Monday, April 16, 2012

Are you better off than you were 4 years ago?

Important information from War On Terror News:

BushWObamaClintonIn 1992, the Nation was recovering from a recession. Few believed it was over, though the experts said it was. The question asked of voters was: "Are you better off now than you were 4 years ago. Statistically, the answer was yes. Wages had grown 21% on top of the 35% they had grown under Reagan. 6.5 Million jobs had been added to the 7.1 Million added under Reagan, but it didn't feel like things were getting better. Inflation had eaten up the increases in income, not by much, but by enough.

In 2012, we face an era of growing inflation. The effects of the first round of Quantitative Easing are reaching the economy.
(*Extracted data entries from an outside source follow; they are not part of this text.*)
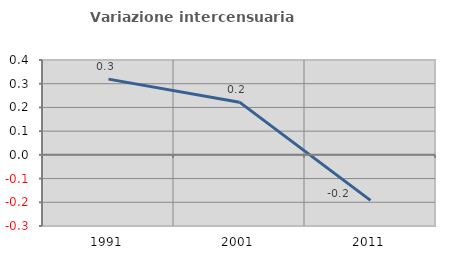
| Category | Variazione intercensuaria annua |
|---|---|
| 1991.0 | 0.319 |
| 2001.0 | 0.222 |
| 2011.0 | -0.192 |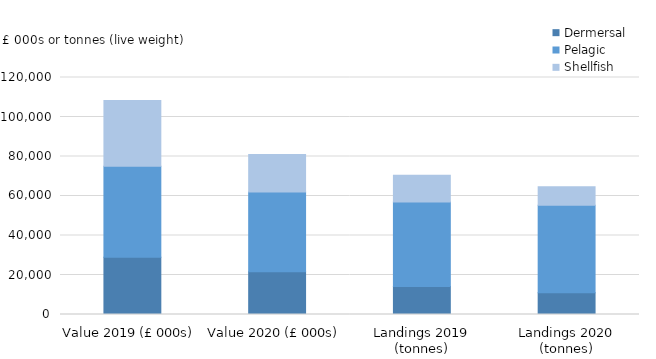
| Category | Dermersal | Pelagic | Shellfish |
|---|---|---|---|
| 0 | 29012 | 46113.027 | 33284.397 |
| 1 | 21582.368 | 40496.814 | 18889.984 |
| 2 | 14224.778 | 42707.386 | 13578.062 |
| 3 | 11000.287 | 44308.824 | 9317.286 |

It's a fancy way of saying the Government started printing money. It's a typical 3rd World way of paying interest on the debt of the government, and nearly always results in inflation. If there were only $500,000 in print, you'd have to work many weeks to earn a dollar. If we tripled the number of dollars in print, you'd need to earn (and likely would) $100+k a year, and still not be able to buy as much.
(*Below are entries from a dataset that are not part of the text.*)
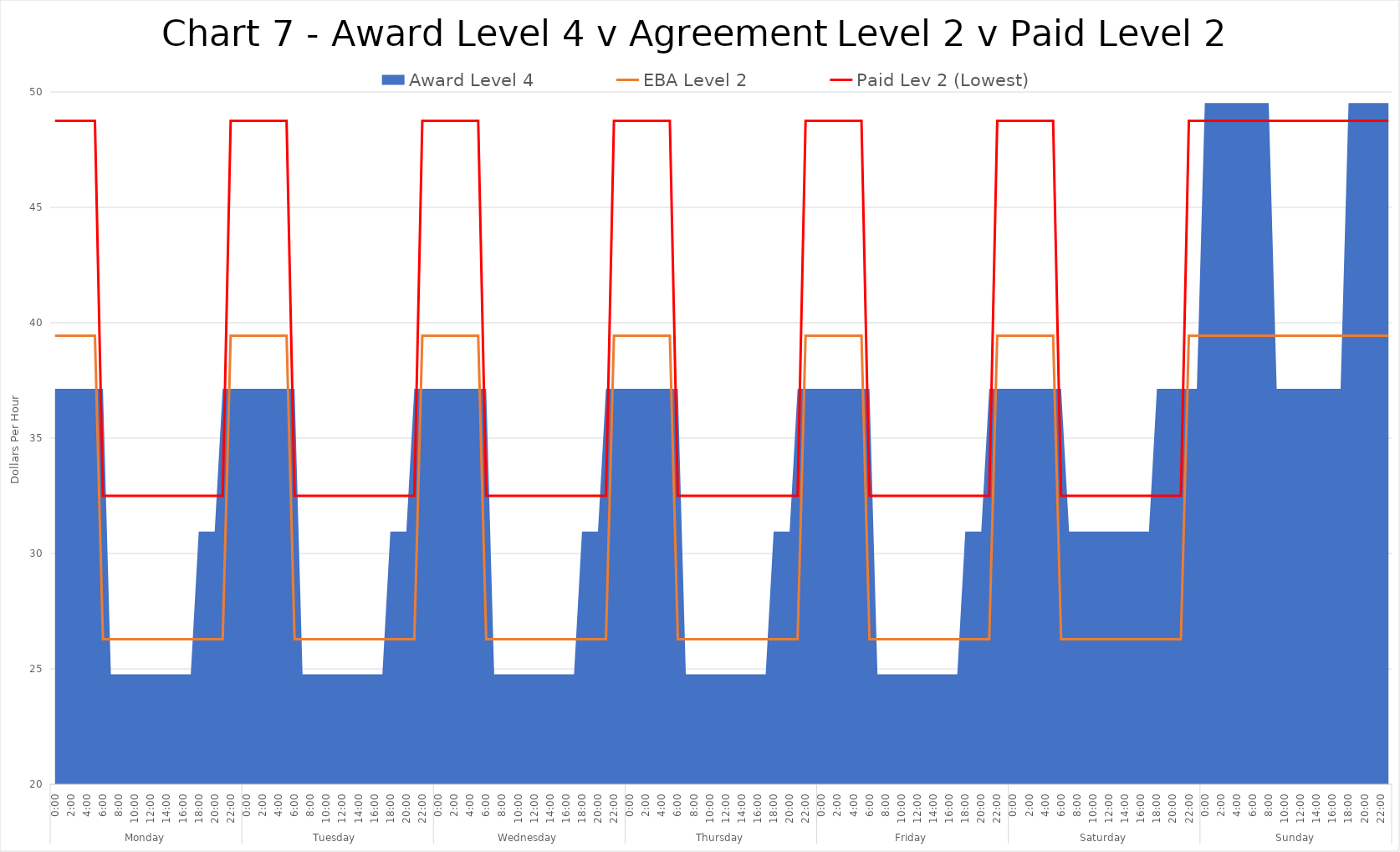
| Category | EBA Level 2 | Paid Lev 2 (Lowest) |
|---|---|---|
| 0 | 39.435 | 48.75 |
| 1 | 39.435 | 48.75 |
| 2 | 39.435 | 48.75 |
| 3 | 39.435 | 48.75 |
| 4 | 39.435 | 48.75 |
| 5 | 39.435 | 48.75 |
| 6 | 26.29 | 32.5 |
| 7 | 26.29 | 32.5 |
| 8 | 26.29 | 32.5 |
| 9 | 26.29 | 32.5 |
| 10 | 26.29 | 32.5 |
| 11 | 26.29 | 32.5 |
| 12 | 26.29 | 32.5 |
| 13 | 26.29 | 32.5 |
| 14 | 26.29 | 32.5 |
| 15 | 26.29 | 32.5 |
| 16 | 26.29 | 32.5 |
| 17 | 26.29 | 32.5 |
| 18 | 26.29 | 32.5 |
| 19 | 26.29 | 32.5 |
| 20 | 26.29 | 32.5 |
| 21 | 26.29 | 32.5 |
| 22 | 39.435 | 48.75 |
| 23 | 39.435 | 48.75 |
| 24 | 39.435 | 48.75 |
| 25 | 39.435 | 48.75 |
| 26 | 39.435 | 48.75 |
| 27 | 39.435 | 48.75 |
| 28 | 39.435 | 48.75 |
| 29 | 39.435 | 48.75 |
| 30 | 26.29 | 32.5 |
| 31 | 26.29 | 32.5 |
| 32 | 26.29 | 32.5 |
| 33 | 26.29 | 32.5 |
| 34 | 26.29 | 32.5 |
| 35 | 26.29 | 32.5 |
| 36 | 26.29 | 32.5 |
| 37 | 26.29 | 32.5 |
| 38 | 26.29 | 32.5 |
| 39 | 26.29 | 32.5 |
| 40 | 26.29 | 32.5 |
| 41 | 26.29 | 32.5 |
| 42 | 26.29 | 32.5 |
| 43 | 26.29 | 32.5 |
| 44 | 26.29 | 32.5 |
| 45 | 26.29 | 32.5 |
| 46 | 39.435 | 48.75 |
| 47 | 39.435 | 48.75 |
| 48 | 39.435 | 48.75 |
| 49 | 39.435 | 48.75 |
| 50 | 39.435 | 48.75 |
| 51 | 39.435 | 48.75 |
| 52 | 39.435 | 48.75 |
| 53 | 39.435 | 48.75 |
| 54 | 26.29 | 32.5 |
| 55 | 26.29 | 32.5 |
| 56 | 26.29 | 32.5 |
| 57 | 26.29 | 32.5 |
| 58 | 26.29 | 32.5 |
| 59 | 26.29 | 32.5 |
| 60 | 26.29 | 32.5 |
| 61 | 26.29 | 32.5 |
| 62 | 26.29 | 32.5 |
| 63 | 26.29 | 32.5 |
| 64 | 26.29 | 32.5 |
| 65 | 26.29 | 32.5 |
| 66 | 26.29 | 32.5 |
| 67 | 26.29 | 32.5 |
| 68 | 26.29 | 32.5 |
| 69 | 26.29 | 32.5 |
| 70 | 39.435 | 48.75 |
| 71 | 39.435 | 48.75 |
| 72 | 39.435 | 48.75 |
| 73 | 39.435 | 48.75 |
| 74 | 39.435 | 48.75 |
| 75 | 39.435 | 48.75 |
| 76 | 39.435 | 48.75 |
| 77 | 39.435 | 48.75 |
| 78 | 26.29 | 32.5 |
| 79 | 26.29 | 32.5 |
| 80 | 26.29 | 32.5 |
| 81 | 26.29 | 32.5 |
| 82 | 26.29 | 32.5 |
| 83 | 26.29 | 32.5 |
| 84 | 26.29 | 32.5 |
| 85 | 26.29 | 32.5 |
| 86 | 26.29 | 32.5 |
| 87 | 26.29 | 32.5 |
| 88 | 26.29 | 32.5 |
| 89 | 26.29 | 32.5 |
| 90 | 26.29 | 32.5 |
| 91 | 26.29 | 32.5 |
| 92 | 26.29 | 32.5 |
| 93 | 26.29 | 32.5 |
| 94 | 39.435 | 48.75 |
| 95 | 39.435 | 48.75 |
| 96 | 39.435 | 48.75 |
| 97 | 39.435 | 48.75 |
| 98 | 39.435 | 48.75 |
| 99 | 39.435 | 48.75 |
| 100 | 39.435 | 48.75 |
| 101 | 39.435 | 48.75 |
| 102 | 26.29 | 32.5 |
| 103 | 26.29 | 32.5 |
| 104 | 26.29 | 32.5 |
| 105 | 26.29 | 32.5 |
| 106 | 26.29 | 32.5 |
| 107 | 26.29 | 32.5 |
| 108 | 26.29 | 32.5 |
| 109 | 26.29 | 32.5 |
| 110 | 26.29 | 32.5 |
| 111 | 26.29 | 32.5 |
| 112 | 26.29 | 32.5 |
| 113 | 26.29 | 32.5 |
| 114 | 26.29 | 32.5 |
| 115 | 26.29 | 32.5 |
| 116 | 26.29 | 32.5 |
| 117 | 26.29 | 32.5 |
| 118 | 39.435 | 48.75 |
| 119 | 39.435 | 48.75 |
| 120 | 39.435 | 48.75 |
| 121 | 39.435 | 48.75 |
| 122 | 39.435 | 48.75 |
| 123 | 39.435 | 48.75 |
| 124 | 39.435 | 48.75 |
| 125 | 39.435 | 48.75 |
| 126 | 26.29 | 32.5 |
| 127 | 26.29 | 32.5 |
| 128 | 26.29 | 32.5 |
| 129 | 26.29 | 32.5 |
| 130 | 26.29 | 32.5 |
| 131 | 26.29 | 32.5 |
| 132 | 26.29 | 32.5 |
| 133 | 26.29 | 32.5 |
| 134 | 26.29 | 32.5 |
| 135 | 26.29 | 32.5 |
| 136 | 26.29 | 32.5 |
| 137 | 26.29 | 32.5 |
| 138 | 26.29 | 32.5 |
| 139 | 26.29 | 32.5 |
| 140 | 26.29 | 32.5 |
| 141 | 26.29 | 32.5 |
| 142 | 39.435 | 48.75 |
| 143 | 39.435 | 48.75 |
| 144 | 39.435 | 48.75 |
| 145 | 39.435 | 48.75 |
| 146 | 39.435 | 48.75 |
| 147 | 39.435 | 48.75 |
| 148 | 39.435 | 48.75 |
| 149 | 39.435 | 48.75 |
| 150 | 39.435 | 48.75 |
| 151 | 39.435 | 48.75 |
| 152 | 39.435 | 48.75 |
| 153 | 39.435 | 48.75 |
| 154 | 39.435 | 48.75 |
| 155 | 39.435 | 48.75 |
| 156 | 39.435 | 48.75 |
| 157 | 39.435 | 48.75 |
| 158 | 39.435 | 48.75 |
| 159 | 39.435 | 48.75 |
| 160 | 39.435 | 48.75 |
| 161 | 39.435 | 48.75 |
| 162 | 39.435 | 48.75 |
| 163 | 39.435 | 48.75 |
| 164 | 39.435 | 48.75 |
| 165 | 39.435 | 48.75 |
| 166 | 39.435 | 48.75 |
| 167 | 39.435 | 48.75 |

Inflation has already reduced the value of your money by 8.64% (cumulative inflation rate since Jan 2009, excluding the cost of gas). If you made $38,376/year in 2008, you would need to make $41,692/year today, just to break even, before you pay for gas to get to work. If you drive the typical 15,000 miles/year at 25 miles per gallon, the increase in gasoline alone costs you an additional $1,470/year due to an increase of the price $2.45 per gallon. Since that's not included in inflation calculations, you would need to make $43,162/year to equal an income of $38,376 in 2008.

That's an effective inflation rate of 12.5% for the average worker. Since it's tax day, you can figure out for yourself if you've taken a pay cut or not by multiplying your 2008 tax return by 1.125 and comparing that to your 2012 return. If you aren't making 12.5% more, then you have less purchasing power now than you did then. If you worked more hours to make that money, you are making less. Of course, if you make less than the average American worker, the effective inflation rate is higher (and your miles per gallon more likely lower), while if if you make more the burden of fuel increases lowers the percentage rate or real inflation to you....

As the election rhetoric gathers speed, it is imperative that all potential American voters know the FACTS.